• _WHAT IS REQUIRED_: Each record, minus any picture, should be returned exactly as written.

[Stored data]
********************

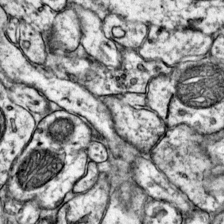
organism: Mouse
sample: Primary visual cortex
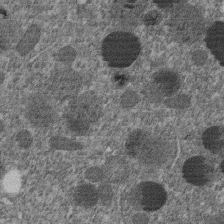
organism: C. elegans
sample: C. elegans embryo early stage
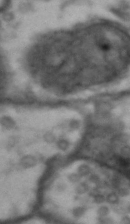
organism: Drosophila
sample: Brain
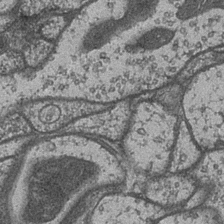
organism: Drosophila
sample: Optic medulla
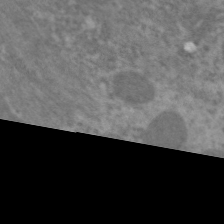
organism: C. elegans
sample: Pharynx
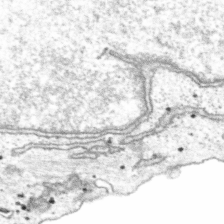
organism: Human
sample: HeLa cells
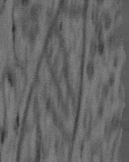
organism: Human
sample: HeLa cells
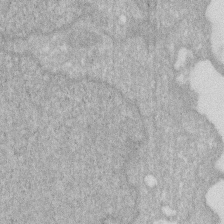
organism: Human
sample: HIV infected U937 cells
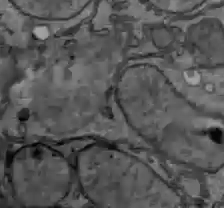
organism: C57BL Mouse
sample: Liver
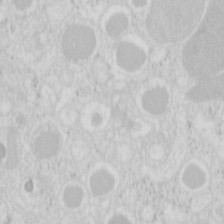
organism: Mouse
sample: Pancreas
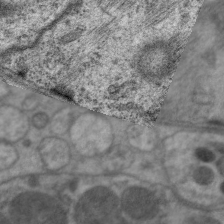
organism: C. elegans
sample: Pharynx
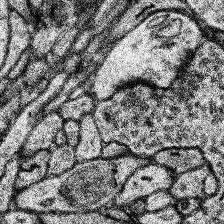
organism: Human
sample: Temporal Lobe
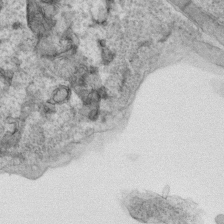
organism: Human
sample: Mitochondria in HCT116 cells
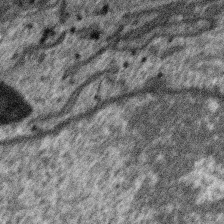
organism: Human
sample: Lung epithelial cells infected with SARS-CoV-2
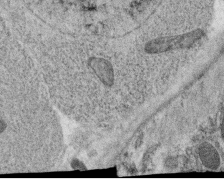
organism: C. elegans
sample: C. elegans oocyte; sperm cells
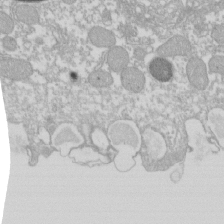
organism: Xenopus
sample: Cilia; centrioles in frog embryo cells
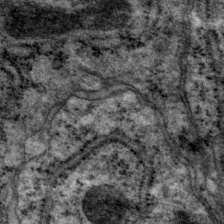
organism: P. pacificus
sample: Pharynx
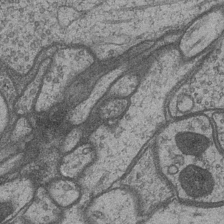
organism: Drosophila
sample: Optic medulla
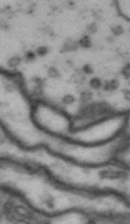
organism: Drosophila
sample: Brain
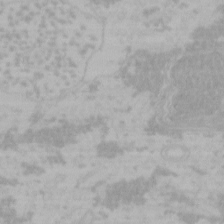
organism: Mouse
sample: Choroid plexus
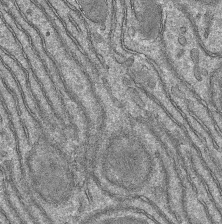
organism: Mouse
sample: Mouse hepatocytes
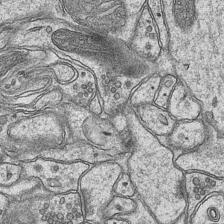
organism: Mouse
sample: CA1 Hippocampus
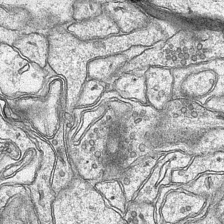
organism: Mouse
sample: CA1 Hippocampus
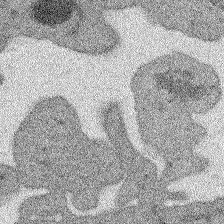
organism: Human
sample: HeLa cells
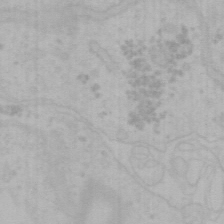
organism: Mouse
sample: Choroid plexus
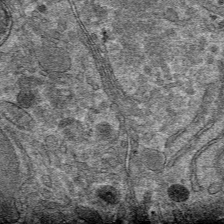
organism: Mouse
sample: Mouse hepatocytes
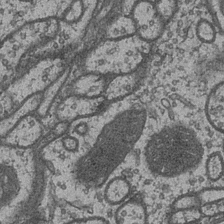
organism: Drosophila
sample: Optic medulla
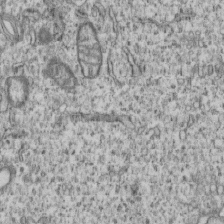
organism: Human
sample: MDA-MB-231 cells
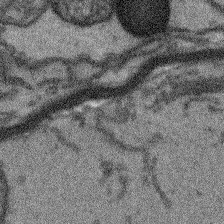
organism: Arabidopsis thaliana
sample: Root tip
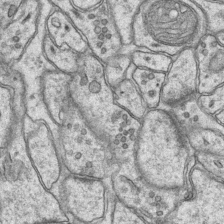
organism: Mouse
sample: CA1 Hippocampus
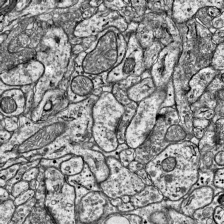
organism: Mouse
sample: Visual Cortex
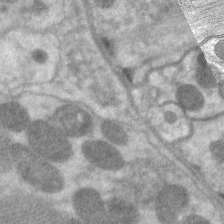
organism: C. elegans
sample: Pharynx
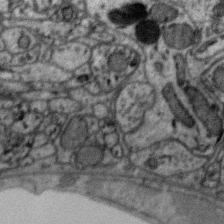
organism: Zebra finch
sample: Brain
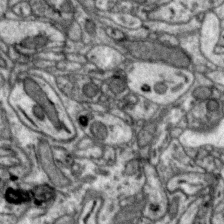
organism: Zebra finch
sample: Brain
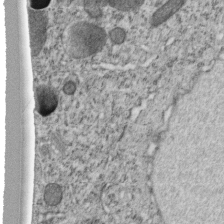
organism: C. elegans
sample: C. elegans embryo early stage
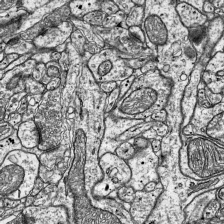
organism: Mouse
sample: Visual Cortex
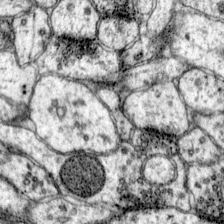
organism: Mouse
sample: Primary visual cortex
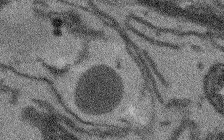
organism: Arabidopsis thaliana
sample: Root tip
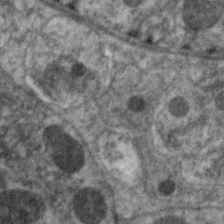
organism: C. elegans
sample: Pharynx
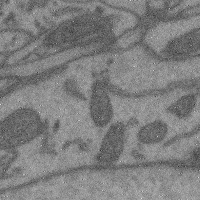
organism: Mouse
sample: Cerebral cortex

********************

• _ANSWER TO THIS TASK_:
organism: Mouse
sample: Primary visual cortex
organism: C. elegans
sample: C. elegans embryo early stage
organism: Drosophila
sample: Brain
organism: Drosophila
sample: Optic medulla
organism: C. elegans
sample: Pharynx
organism: Human
sample: HeLa cells
organism: Human
sample: HeLa cells
organism: Human
sample: HIV infected U937 cells
organism: C57BL Mouse
sample: Liver
organism: Mouse
sample: Pancreas
organism: C. elegans
sample: Pharynx
organism: Human
sample: Temporal Lobe
organism: Human
sample: Mitochondria in HCT116 cells
organism: Human
sample: Lung epithelial cells infected with SARS-CoV-2
organism: C. elegans
sample: C. elegans oocyte; sperm cells
organism: Xenopus
sample: Cilia; centrioles in frog embryo cells
organism: P. pacificus
sample: Pharynx
organism: Drosophila
sample: Optic medulla
organism: Drosophila
sample: Brain
organism: Mouse
sample: Choroid plexus
organism: Mouse
sample: Mouse hepatocytes
organism: Mouse
sample: CA1 Hippocampus
organism: Mouse
sample: CA1 Hippocampus
organism: Human
sample: HeLa cells
organism: Mouse
sample: Choroid plexus
organism: Mouse
sample: Mouse hepatocytes
organism: Drosophila
sample: Optic medulla
organism: Human
sample: MDA-MB-231 cells
organism: Arabidopsis thaliana
sample: Root tip
organism: Mouse
sample: CA1 Hippocampus
organism: Mouse
sample: Visual Cortex
organism: C. elegans
sample: Pharynx
organism: Zebra finch
sample: Brain
organism: Zebra finch
sample: Brain
organism: C. elegans
sample: C. elegans embryo early stage
organism: Mouse
sample: Visual Cortex
organism: Mouse
sample: Primary visual cortex
organism: Arabidopsis thaliana
sample: Root tip
organism: C. elegans
sample: Pharynx
organism: Mouse
sample: Cerebral cortex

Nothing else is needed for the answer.